当前位置:网站首页>语料库数据处理个案实例(词性赋码、词性还原)
语料库数据处理个案实例(词性赋码、词性还原)
2022-06-23 03:49:00 【Triumph19】
7.2 词性赋码
7.2.1 词性赋码的基本操作
- 对文本进行词性赋码(part-of-speech tagging 或 POS tagging)是语料库语言学中最常见的文本处理任务之一。NLTK库页提供了词性赋码模块。请看下面的例子。
import nltk
string = "My father's name being Pririp,and my Christian name Philip,my infant tongue could make of both names nothing longer or more explicit than Pip. So,I called myself Pip,and came to be called Pip."
string_tokenized = nltk.word_tokenize(string)
string_postagged = nltk.pos_tag(string_tokenized)
string_postagged
- 在词性赋码前需对句子进行分词处理,所以首先需要利用nltk.word_tokenize()函数对string进行分词处理。然后,通过nltk.pos_tage()函数对分词后的列表进行词性赋码。词性赋码的打印结果如下:
[('My', 'PRP$'),
('father', 'NN'),
("'s", 'POS'),
('name', 'NN'),
('being', 'VBG'),
('Pririp', 'NNP'),
(',', ','),
('and', 'CC'),
('my', 'PRP$'),
('Christian', 'JJ'),
('name', 'NN'),
('Philip', 'NNP'),
(',', ','),
('my', 'PRP$'),
('infant', 'JJ'),
('tongue', 'NN'),
('could', 'MD'),
('make', 'VB'),
('of', 'IN'),
('both', 'DT'),
('names', 'NNS'),
('nothing', 'NN'),
('longer', 'RB'),
('or', 'CC'),
('more', 'JJR'),
('explicit', 'NNS'),
('than', 'IN'),
('Pip', 'NNP'),
('.', '.'),
('So', 'NNP'),
(',', ','),
('I', 'PRP'),
('called', 'VBD'),
('myself', 'PRP'),
('Pip', 'NNP'),
(',', ','),
('and', 'CC'),
('came', 'VBD'),
('to', 'TO'),
('be', 'VB'),
('called', 'VBN'),
('Pip', 'NNP'),
('.', '.')]
- 从结果可见,nltk.word_tokenize()函数词性赋码后,返回一个列表,该列表的每一个元素是一个元组,每个元组又有两个元素,分别是单词和它的词性码。
- 如果直接打印或输出上述结果,可读性不好。为了提高结果的可读性,我们可以将之处理成如"单词_词性"的形式。
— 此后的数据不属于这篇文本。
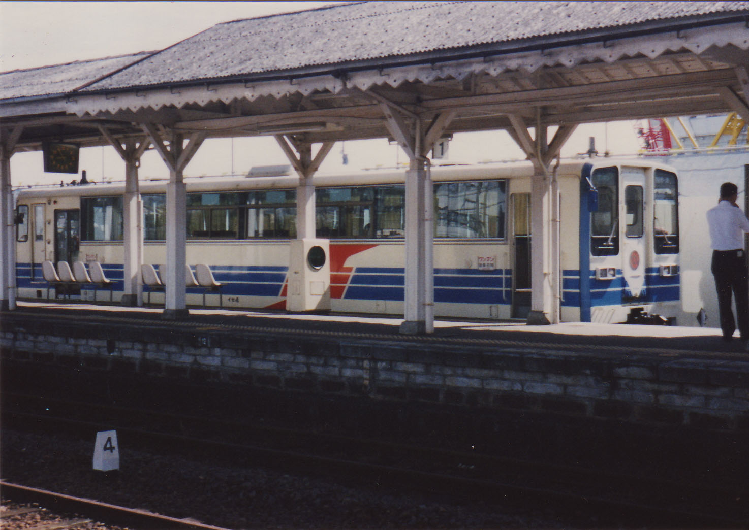 津駅にて発車を待っていたイセII形。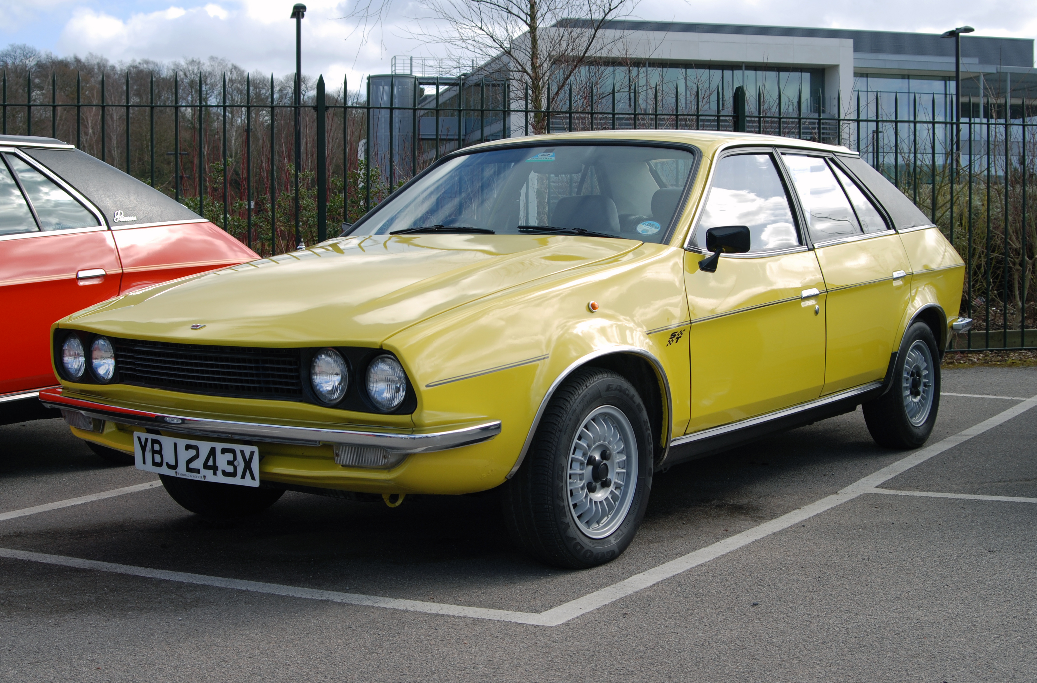 Brooklands,Mar 2009

因此,可以使用如下代码实现此功能。
for i in string_postagged:
print(i[0] + '_' + i[1])
My_PRP$
father_NN
's_POS
name_NN
being_VBG
Pririp_NNP
,_,
and_CC
my_PRP$
Christian_JJ
name_NN
Philip_NNP
,_,
my_PRP$
infant_JJ
tongue_NN
could_MD
make_VB
of_IN
both_DT
names_NNS
nothing_NN
longer_RB
or_CC
more_JJR
explicit_NNS
than_IN
Pip_NNP
._.
So_NNP
,_,
I_PRP
called_VBD
myself_PRP
Pip_NNP
,_,
and_CC
came_VBD
to_TO
be_VB
called_VBN
Pip_NNP
7.2.2 将文本分句并词性赋码
- 在本小节的实例中,我们希望处理某文本,使之按分句形式写出到某文本文件,并且对句子的每个单词进行词性赋码。代码如下:
import nltk
string = "My father's name being Pririp,and my Christian name Philip,my infant tongue could make of both names nothing longer or more explicit than Pip. So,I called myself Pip,and came to be called Pip."
# 对字符串进行分句处理
sent_splitter = nltk.data.load('tokenizers/punkt/english.pickle')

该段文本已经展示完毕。